Most of the programs emphasized Ms. Field-Pickering's preference for "performance-based" learning of Shakespeare, in which students speak the dramatic verses aloud and act out the plays rather than listen to lectures.

"Janet brought a unique blend of magnificent gifts to the work -- the skill set of a master teacher, the enthusiasm of someone who really loves kids, the energy and vision of a leader," said Werner L. Gundersheimer, who as former director of the Folger Shakespeare Library hired Ms. Field-Pickering in 1995.

Ms. Field-Pickering was born in Boston and grew up in Scituate, Mass. She graduated from Gettysburg College in Pennsylvania with a degree in English and received a master's in English from the Bread Loaf School of English at Middlebury College in 2003.

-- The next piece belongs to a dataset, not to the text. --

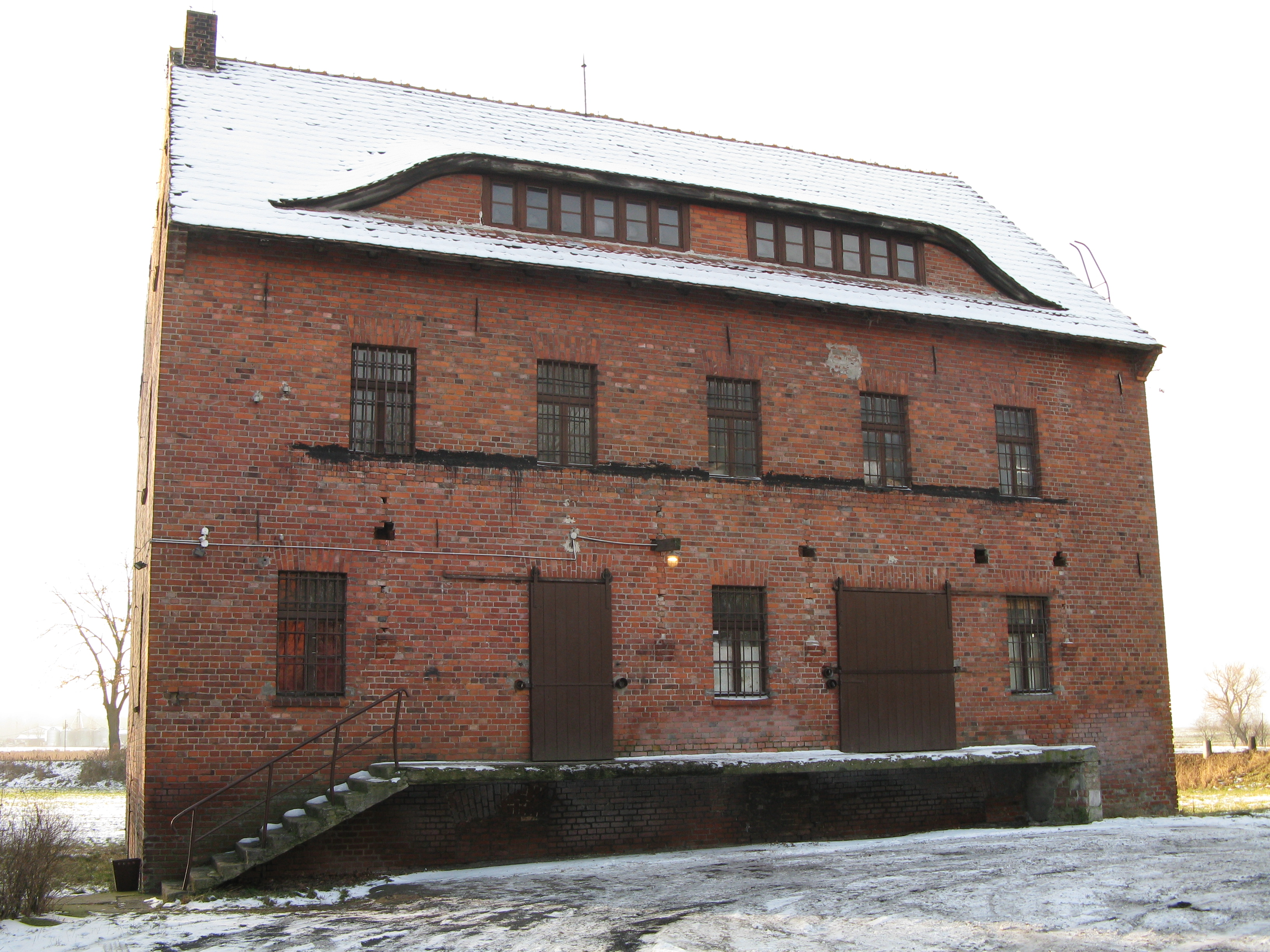 Budynek młyna w Otorowie

She joined the faculty at Chambersburg Area Senior High School in Pennsylvania in 1979 and taught there until 1995, specializing in advance placement English and drama. She directed student theatrical productions as the faculty adviser for the drama program.

She also performed in productions at the Summer Theatre at Gettysburg College.

In 1994, she participated in a four-week summer teaching program at the Folger Shakespeare Library. The next year, she applied for the position of head of education, which became vacant when the first person to hold that job, Peggy O'Brien, stepped down.

In 1998, Ms. Field-Pickering published "Discovering Shakespeare's Language" with Shakespearean scholar Rex Gibson.

"I think that elementary students are such in a mode of learning new words all the time that they don't get concerned about a word that they don't understand," Ms. Field-Pickering once said about challenge of Shakespeare's prose. "They start to revel in the sounds of the words and the rhythm of the words -- words like rabbit sucker, and boisterous, and cudgel and peevish, words that Shakespeare coined, or at least wrote down for the first time in the English language, and they really enjoy them."

Survivors include her husband, David Pickering, and their two sons, Andrew Pickering and Benjamin Field-Pickering, all of Silver Spring; her parents, Charles and Florita Field of Boca Grande, Fla., and Scituate; two sisters; and a brother.